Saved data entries
------------------------

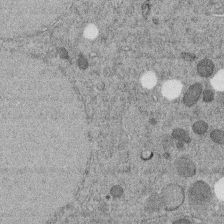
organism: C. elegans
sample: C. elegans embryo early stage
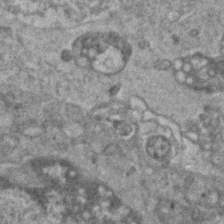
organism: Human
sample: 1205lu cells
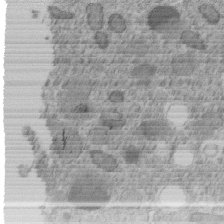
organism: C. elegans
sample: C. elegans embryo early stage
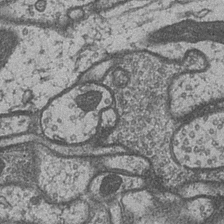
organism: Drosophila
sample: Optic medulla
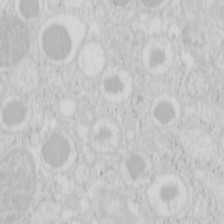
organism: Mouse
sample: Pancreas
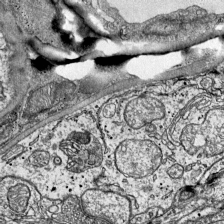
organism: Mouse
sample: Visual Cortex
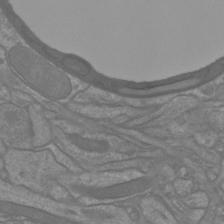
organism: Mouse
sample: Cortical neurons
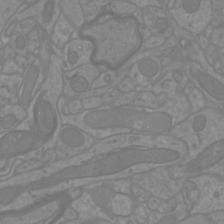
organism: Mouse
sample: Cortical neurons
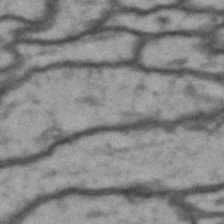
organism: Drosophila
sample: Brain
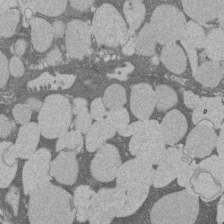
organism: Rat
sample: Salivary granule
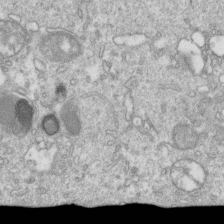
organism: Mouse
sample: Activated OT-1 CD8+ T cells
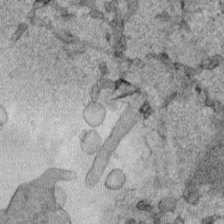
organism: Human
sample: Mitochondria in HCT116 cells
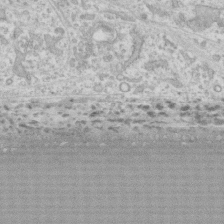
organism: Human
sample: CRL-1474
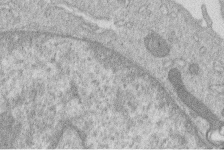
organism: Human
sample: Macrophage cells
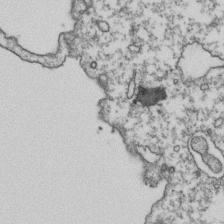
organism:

------------------------

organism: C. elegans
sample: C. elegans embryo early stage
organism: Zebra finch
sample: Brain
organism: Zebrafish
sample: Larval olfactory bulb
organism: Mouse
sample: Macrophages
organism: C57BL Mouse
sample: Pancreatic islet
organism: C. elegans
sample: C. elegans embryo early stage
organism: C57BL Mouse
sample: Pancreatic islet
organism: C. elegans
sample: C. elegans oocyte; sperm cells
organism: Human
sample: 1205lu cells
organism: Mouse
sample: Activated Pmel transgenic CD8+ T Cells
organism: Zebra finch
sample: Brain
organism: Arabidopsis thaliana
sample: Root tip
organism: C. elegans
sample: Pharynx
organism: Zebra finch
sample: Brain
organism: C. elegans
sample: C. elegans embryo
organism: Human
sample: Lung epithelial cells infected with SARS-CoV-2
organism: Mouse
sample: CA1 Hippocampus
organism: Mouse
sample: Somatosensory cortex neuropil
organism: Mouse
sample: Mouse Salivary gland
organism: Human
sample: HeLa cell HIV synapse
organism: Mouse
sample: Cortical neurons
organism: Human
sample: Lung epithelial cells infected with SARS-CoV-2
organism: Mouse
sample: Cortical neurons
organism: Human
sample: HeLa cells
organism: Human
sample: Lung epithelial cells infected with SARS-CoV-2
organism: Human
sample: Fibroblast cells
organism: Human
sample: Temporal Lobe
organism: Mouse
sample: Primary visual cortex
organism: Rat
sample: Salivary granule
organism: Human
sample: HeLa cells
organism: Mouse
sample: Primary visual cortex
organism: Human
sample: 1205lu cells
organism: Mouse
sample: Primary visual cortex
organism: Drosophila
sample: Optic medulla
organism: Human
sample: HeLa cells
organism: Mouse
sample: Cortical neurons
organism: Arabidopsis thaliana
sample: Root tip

------------------------

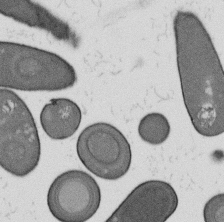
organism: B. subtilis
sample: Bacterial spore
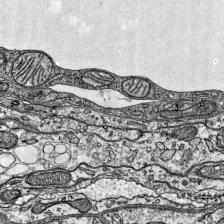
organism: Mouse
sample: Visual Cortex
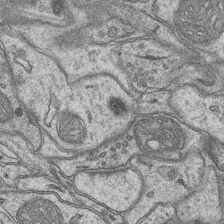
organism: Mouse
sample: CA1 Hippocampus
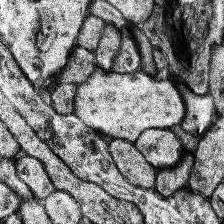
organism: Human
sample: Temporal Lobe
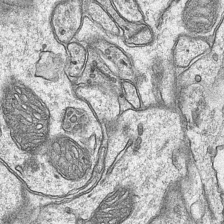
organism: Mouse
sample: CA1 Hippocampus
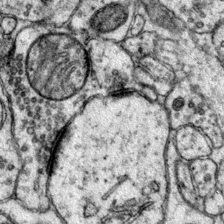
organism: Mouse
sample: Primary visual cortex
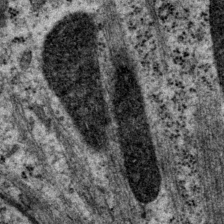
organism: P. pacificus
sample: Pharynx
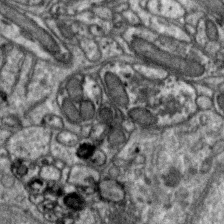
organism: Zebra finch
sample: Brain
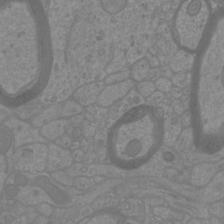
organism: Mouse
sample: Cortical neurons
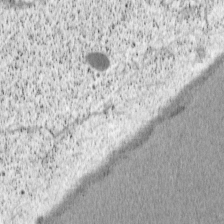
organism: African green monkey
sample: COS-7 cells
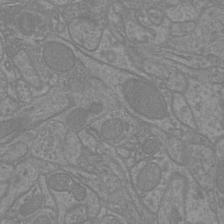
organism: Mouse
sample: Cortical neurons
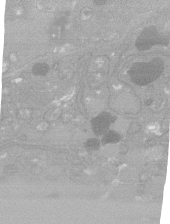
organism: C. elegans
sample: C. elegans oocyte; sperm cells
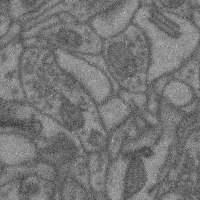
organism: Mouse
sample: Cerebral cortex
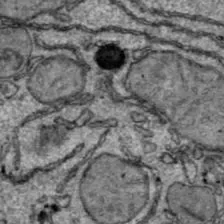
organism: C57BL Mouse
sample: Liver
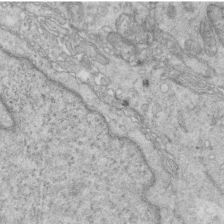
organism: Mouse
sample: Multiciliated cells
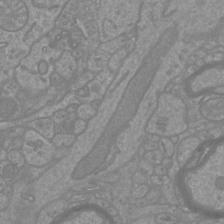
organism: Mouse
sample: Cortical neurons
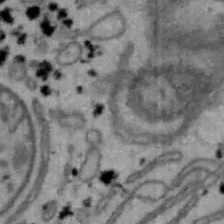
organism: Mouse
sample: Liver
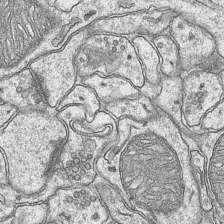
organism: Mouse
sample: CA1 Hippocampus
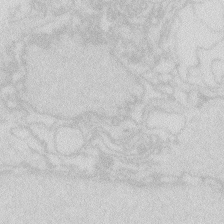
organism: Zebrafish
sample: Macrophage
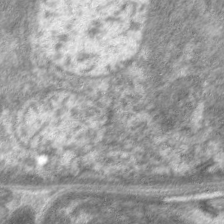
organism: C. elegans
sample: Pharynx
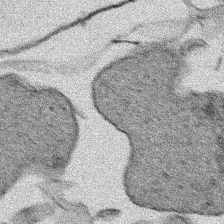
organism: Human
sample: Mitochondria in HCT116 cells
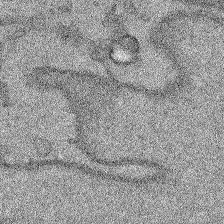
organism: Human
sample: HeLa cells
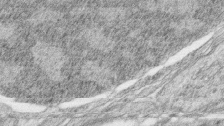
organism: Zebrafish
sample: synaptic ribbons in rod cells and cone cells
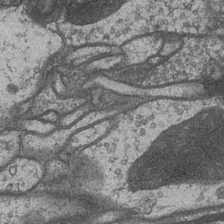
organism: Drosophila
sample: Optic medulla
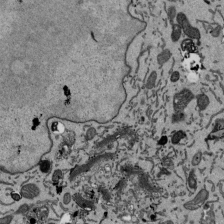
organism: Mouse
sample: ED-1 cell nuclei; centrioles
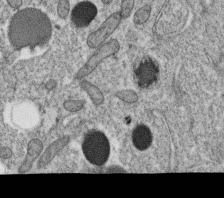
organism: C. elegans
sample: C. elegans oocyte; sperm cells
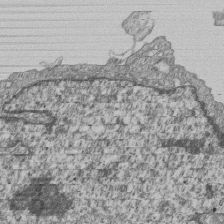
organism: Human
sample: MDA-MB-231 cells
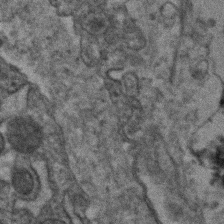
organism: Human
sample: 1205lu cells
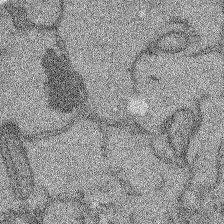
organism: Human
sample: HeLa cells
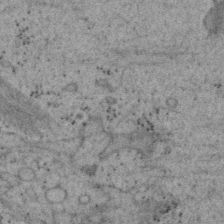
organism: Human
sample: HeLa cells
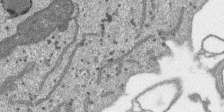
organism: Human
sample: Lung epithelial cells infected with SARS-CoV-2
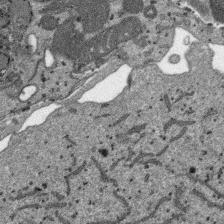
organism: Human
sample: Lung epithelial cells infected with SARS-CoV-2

------------------------

WHAT THE TASK REQUIRES: As listed above, the lines from the line with "sample: Larval olfactory bulb" to the line with "sample: HeLa cell HIV synapse" are to be echoed exactly, with both ends included and nothing added.

SOLUTION FOR THIS EXERCISE:
sample: Larval olfactory bulb
organism: Mouse
sample: Macrophages
organism: C57BL Mouse
sample: Pancreatic islet
organism: C. elegans
sample: C. elegans embryo early stage
organism: C57BL Mouse
sample: Pancreatic islet
organism: C. elegans
sample: C. elegans oocyte; sperm cells
organism: Human
sample: 1205lu cells
organism: Mouse
sample: Activated Pmel transgenic CD8+ T Cells
organism: Zebra finch
sample: Brain
organism: Arabidopsis thaliana
sample: Root tip
organism: C. elegans
sample: Pharynx
organism: Zebra finch
sample: Brain
organism: C. elegans
sample: C. elegans embryo
organism: Human
sample: Lung epithelial cells infected with SARS-CoV-2
organism: Mouse
sample: CA1 Hippocampus
organism: Mouse
sample: Somatosensory cortex neuropil
organism: Mouse
sample: Mouse Salivary gland
organism: Human
sample: HeLa cell HIV synapse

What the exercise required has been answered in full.